■ **Work instruction**: Each entry below should be restated word for word, without any picture it contains.

==== Listed records ====

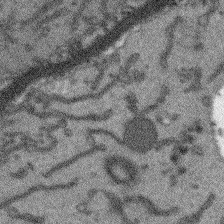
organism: Arabidopsis thaliana
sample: Root tip
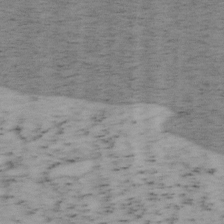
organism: Mouse
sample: OT-I killer T cells with ID8 ovarian cancer cells
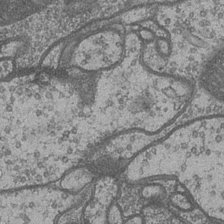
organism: Drosophila
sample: Optic medulla
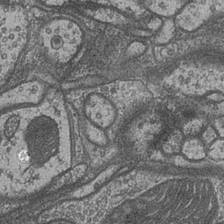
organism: Drosophila
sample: Optic medulla
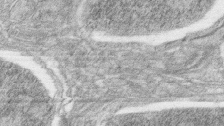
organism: Zebrafish
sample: synaptic ribbons in rod cells and cone cells
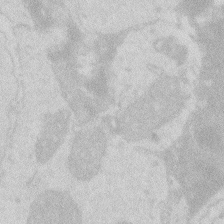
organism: Zebrafish
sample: Macrophage
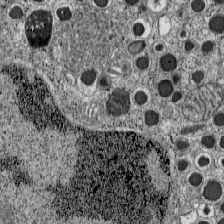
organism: C57BL Mouse
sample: Pancreatic islet
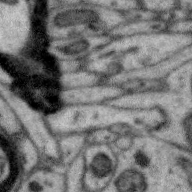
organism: Zebra finch
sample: Brain
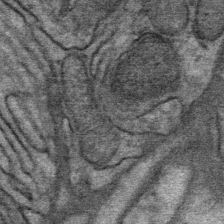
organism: Mouse
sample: Mouse Salivary gland
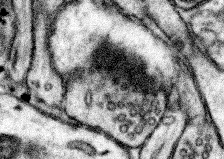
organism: Mouse
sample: Somatosensory cortex neuropil
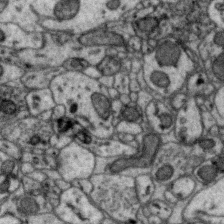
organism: Zebra finch
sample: Brain
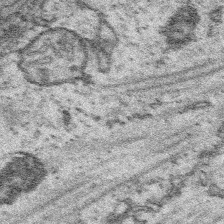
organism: Platynereis dumerilii
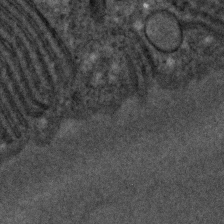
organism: C. elegans
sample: C. elegans embryo
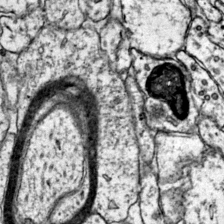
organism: Mouse
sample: Primary visual cortex
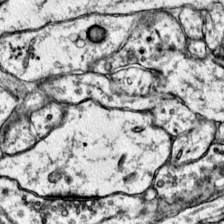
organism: Mouse
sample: Primary visual cortex
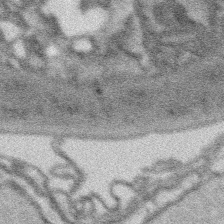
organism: Platynereis dumerilii
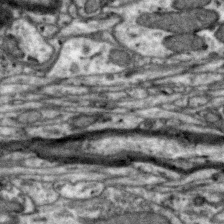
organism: Zebra finch
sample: Brain
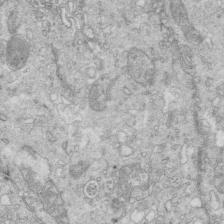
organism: Mouse
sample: Multiciliated cells
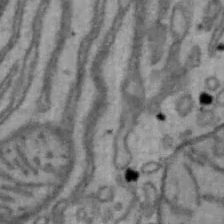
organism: Mouse
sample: Liver
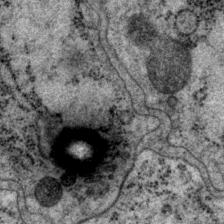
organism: P. pacificus
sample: Pharynx
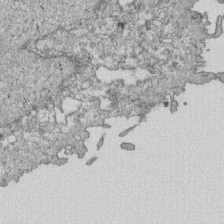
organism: Human
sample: HeLa cell HIV synapse
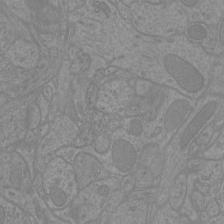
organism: Mouse
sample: Cortical neurons
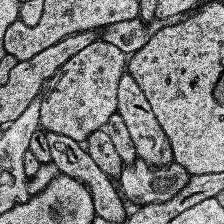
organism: Human
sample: Temporal Lobe
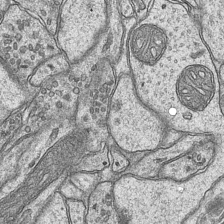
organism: Mouse
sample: CA1 Hippocampus
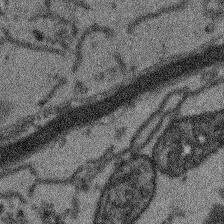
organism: Arabidopsis thaliana
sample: Root tip
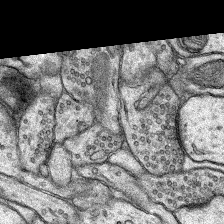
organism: Rat
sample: Hippocampus
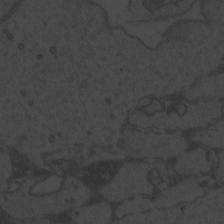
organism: Zebrafish
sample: Macrophage infected with Toxoplasma gondii
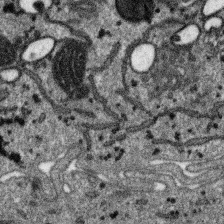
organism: Human
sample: Lung epithelial cells infected with SARS-CoV-2
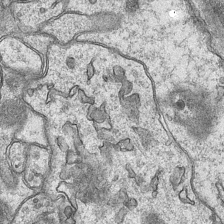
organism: Mouse
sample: CA1 Hippocampus
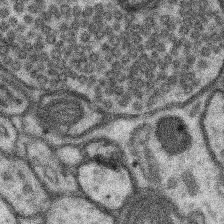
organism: Mouse
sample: Somatosensory cortex neuropil
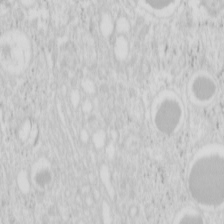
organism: Mouse
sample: Pancreas
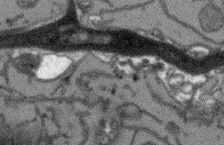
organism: Arabidopsis thaliana
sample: Root tip
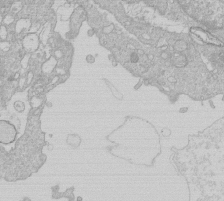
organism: Human
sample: Macrophage cells
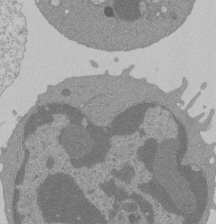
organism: Mouse
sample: Activated Pmel transgenic CD8+ T Cells
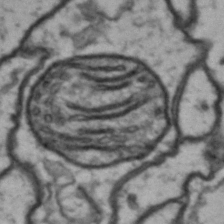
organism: Drosophila
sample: Brain
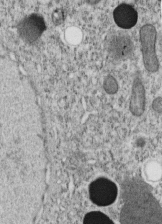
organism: C. elegans
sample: C. elegans embryo early stage
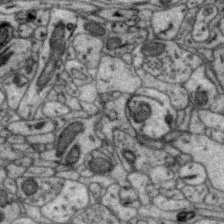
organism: Zebra finch
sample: Brain
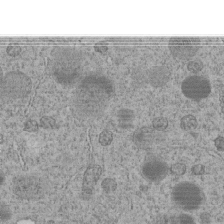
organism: C. elegans
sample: C. elegans embryo early stage
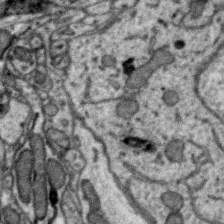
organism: Zebra finch
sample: Brain
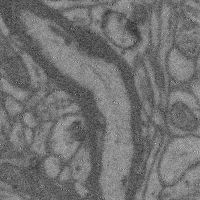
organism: Mouse
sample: Cerebral cortex
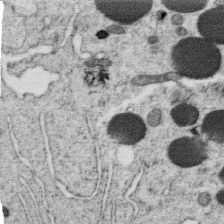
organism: C. elegans
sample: C. elegans oocyte; sperm cells
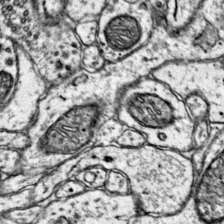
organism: Mouse
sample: Primary visual cortex
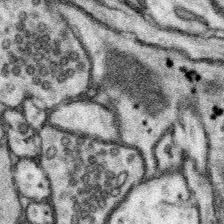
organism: Mouse
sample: Somatosensory cortex neuropil
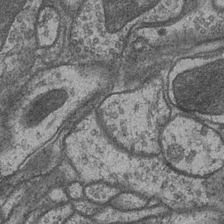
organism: Drosophila
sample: Optic medulla
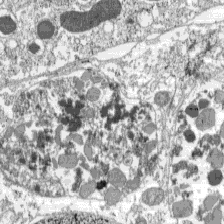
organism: C57BL Mouse
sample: Pancreatic islet
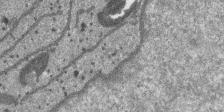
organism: Human
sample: Lung epithelial cells infected with SARS-CoV-2
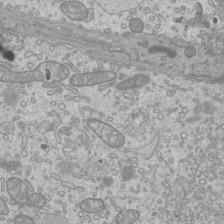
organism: Mouse
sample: Cilia; mouse epididymis
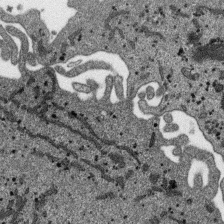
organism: Human
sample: Lung epithelial cells infected with SARS-CoV-2
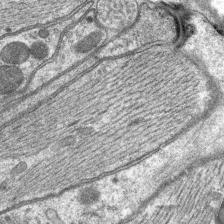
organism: C. elegans
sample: Pharynx
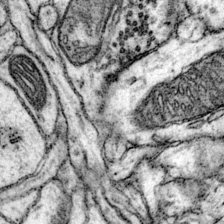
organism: Mouse
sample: Primary visual cortex
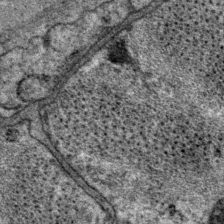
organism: P. pacificus
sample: Pharynx
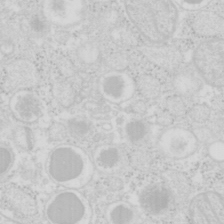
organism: Mouse
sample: Pancreas
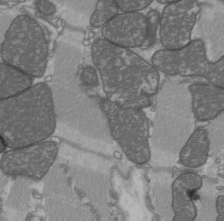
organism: C57BL Mouse
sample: Heart
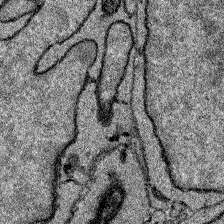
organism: Zebrafish
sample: Larval olfactory bulb
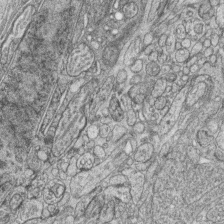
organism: Zebrafish
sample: synaptic ribbons in rod cells and cone cells
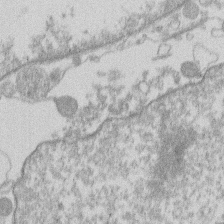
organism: Human
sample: Macrophage cells
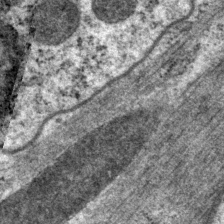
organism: P. pacificus
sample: Pharynx
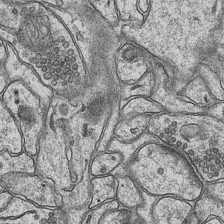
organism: Mouse
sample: CA1 Hippocampus
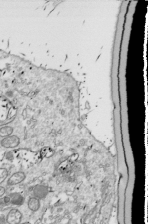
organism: Drosophila
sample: Cell division; meiosis; drosophila spermatocytes
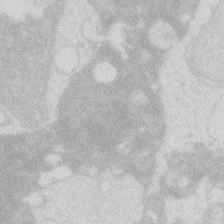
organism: Zebrafish
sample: Macrophage
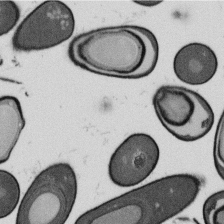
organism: B. subtilis
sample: Bacterial spore
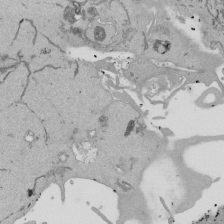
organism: Mouse
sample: ED-1 cell nuclei; centrioles
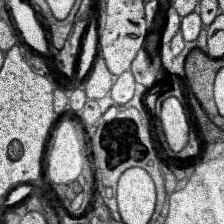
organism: Human
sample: Temporal Lobe
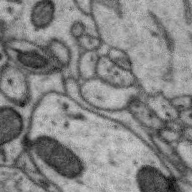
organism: Zebra finch
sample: Brain
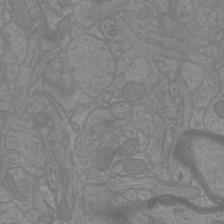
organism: Mouse
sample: Cortical neurons
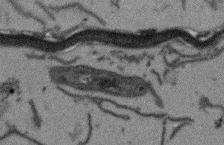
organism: Arabidopsis thaliana
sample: Root tip
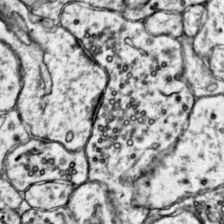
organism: Mouse
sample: Primary visual cortex

====

■ **Written response**:
organism: Arabidopsis thaliana
sample: Root tip
organism: Mouse
sample: OT-I killer T cells with ID8 ovarian cancer cells
organism: Drosophila
sample: Optic medulla
organism: Drosophila
sample: Optic medulla
organism: Zebrafish
sample: synaptic ribbons in rod cells and cone cells
organism: Zebrafish
sample: Macrophage
organism: C57BL Mouse
sample: Pancreatic islet
organism: Zebra finch
sample: Brain
organism: Mouse
sample: Mouse Salivary gland
organism: Mouse
sample: Somatosensory cortex neuropil
organism: Zebra finch
sample: Brain
organism: Platynereis dumerilii
organism: C. elegans
sample: C. elegans embryo
organism: Mouse
sample: Primary visual cortex
organism: Mouse
sample: Primary visual cortex
organism: Platynereis dumerilii
organism: Zebra finch
sample: Brain
organism: Mouse
sample: Multiciliated cells
organism: Mouse
sample: Liver
organism: P. pacificus
sample: Pharynx
organism: Human
sample: HeLa cell HIV synapse
organism: Mouse
sample: Cortical neurons
organism: Human
sample: Temporal Lobe
organism: Mouse
sample: CA1 Hippocampus
organism: Arabidopsis thaliana
sample: Root tip
organism: Rat
sample: Hippocampus
organism: Zebrafish
sample: Macrophage infected with Toxoplasma gondii
organism: Human
sample: Lung epithelial cells infected with SARS-CoV-2
organism: Mouse
sample: CA1 Hippocampus
organism: Mouse
sample: Somatosensory cortex neuropil
organism: Mouse
sample: Pancreas
organism: Arabidopsis thaliana
sample: Root tip
organism: Human
sample: Macrophage cells
organism: Mouse
sample: Activated Pmel transgenic CD8+ T Cells
organism: Drosophila
sample: Brain
organism: C. elegans
sample: C. elegans embryo early stage
organism: Zebra finch
sample: Brain
organism: C. elegans
sample: C. elegans embryo early stage
organism: Zebra finch
sample: Brain
organism: Mouse
sample: Cerebral cortex
organism: C. elegans
sample: C. elegans oocyte; sperm cells
organism: Mouse
sample: Primary visual cortex
organism: Mouse
sample: Somatosensory cortex neuropil
organism: Drosophila
sample: Optic medulla
organism: C57BL Mouse
sample: Pancreatic islet
organism: Human
sample: Lung epithelial cells infected with SARS-CoV-2
organism: Mouse
sample: Cilia; mouse epididymis
organism: Human
sample: Lung epithelial cells infected with SARS-CoV-2
organism: C. elegans
sample: Pharynx
organism: Mouse
sample: Primary visual cortex
organism: P. pacificus
sample: Pharynx
organism: Mouse
sample: Pancreas
organism: C57BL Mouse
sample: Heart
organism: Zebrafish
sample: Larval olfactory bulb
organism: Zebrafish
sample: synaptic ribbons in rod cells and cone cells
organism: Human
sample: Macrophage cells
organism: P. pacificus
sample: Pharynx
organism: Mouse
sample: CA1 Hippocampus
organism: Drosophila
sample: Cell division; meiosis; drosophila spermatocytes
organism: Zebrafish
sample: Macrophage
organism: B. subtilis
sample: Bacterial spore
organism: Mouse
sample: ED-1 cell nuclei; centrioles
organism: Human
sample: Temporal Lobe
organism: Zebra finch
sample: Brain
organism: Mouse
sample: Cortical neurons
organism: Arabidopsis thaliana
sample: Root tip
organism: Mouse
sample: Primary visual cortex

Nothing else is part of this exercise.